Construction of prognostic models
Among the CGGA GBM samples, complete survival information was available for 236 samples, and all clinical information was available for 198 samples. Univariate Cox regression analysis was performed on the 111 mRNAs previously obtained, and 27 mRNAs related to survival time were obtained (p<0.05) (Figure 6A). Multivariate Cox analysis was performed using 27 mRNAs, and a Cox proportional hazards regression model of GBM patients containing 13 mRNAs was constructed (Figure 6B). Based on the median risk score, all patients were divided into two groups (high-risk and low-risk groups). Figure 6C shows the survival status, survival time, and mRNA expression levels of patients. Survival analysis showed that patients in the low-risk group survived longer than those in the high-risk group (p<0.001) (Figure 6D). The univariate Cox regression analysis showed that recurrence (p=0.004), isocitrate dehydrogenase (IDH) mutation (p=0.009), 1p19q codeletion (p=0.014), and risk score (p=0.001) were predictors (Figure 6E). Moreover, multivariate Cox regression analysis confirmed that recurrence (p=0.002) and risk score (p<0.001) were independent risk factors (Figure 6F). The risk score and recurrence AUCs of the nomogram were 0.668 and 0.663, respectively (Figure 6G).
ceRNA network in GBM
The 13 mRNAs obtained through the previous multivariate COX regression analysis, as well as the 14 miRNAs and 23 lincRNAs interacting with them, were used to construct the final ceRNA network (Figure 7).

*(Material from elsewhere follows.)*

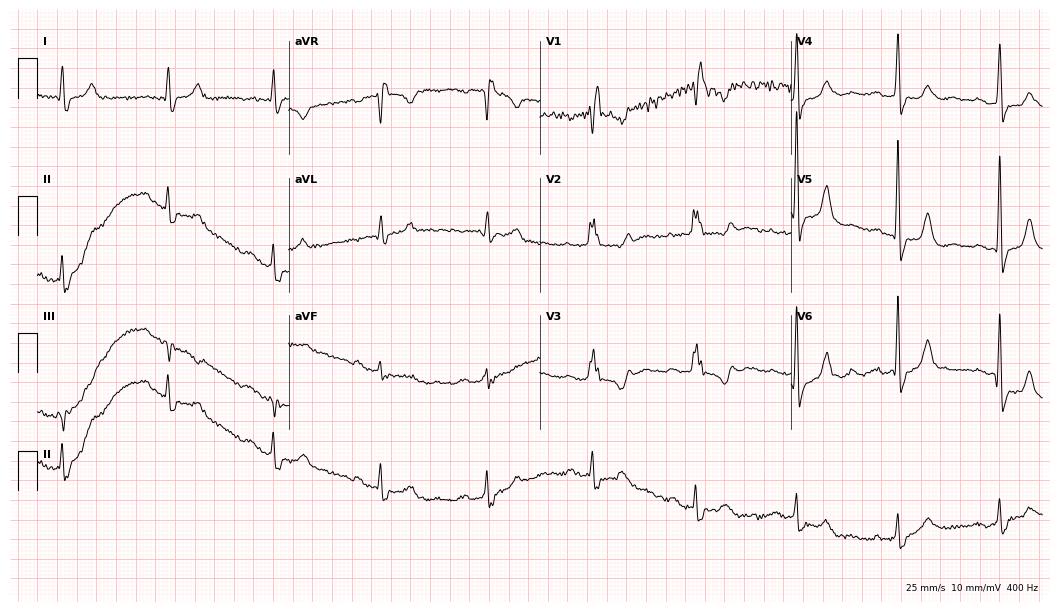
Electrocardiogram (10.2-second recording at 400 Hz), a female, 77 years old. Interpretation includes right bundle branch block.

GSEA reveals the close relationship between lincRNA and GBM
Using | log2FC | ≥2 as a condition to screen 23 kinds of lincRNA, we obtained seven of them: MALA1, MEG3, NEAT1, MIR7-3HG, FAM95B1, EPB41L4A-AS1, and AC125494.1. Among them, extensive research has been conducted on MALAT1 and NEAT1. Thus, we selected MEG3, MIR7-3HG, FAM95B1, and EPB41L4A-AS1 in 248 CGGA samples for GSEA. As shown in Figure 8, the GSEA results revealed that these lincRNAs were closely related to cancer. MEG3 showed potential effects on prostate cancer, colorectal cancer, and cancer pathways (Figure 8A), MIR7-3HG demonstrated potential role in small cell lung cancer, prostate cancer, and cancer pathways (Figure 8B), FAM95B1 was closely related to endometrial cancer, non-small cell lung cancer, renal cell carcinoma, and MTOR signalling pathway (Figure 8C), while EPB41L4A-AS1 was associated with small cell lung cancer, prostate cancer, and JAK/STAT signalling pathway (Figure 8D). AC125494.1 is not found in the CGGA data.